Saved entries:
· · · · ·

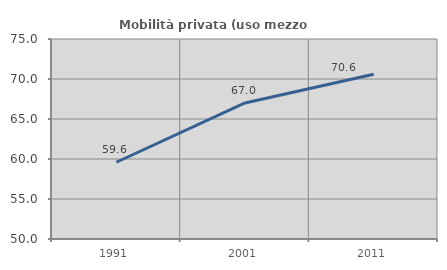
| Category | Mobilità privata (uso mezzo privato) |
|---|---|
| 1991.0 | 59.594 |
| 2001.0 | 67.008 |
| 2011.0 | 70.588 |

· · · · ·

Drop every picture and repeat the rest of the entries exactly.

TASK RESPONSE:
| Category | Mobilità privata (uso mezzo privato) |
|---|---|
| 1991.0 | 59.594 |
| 2001.0 | 67.008 |
| 2011.0 | 70.588 |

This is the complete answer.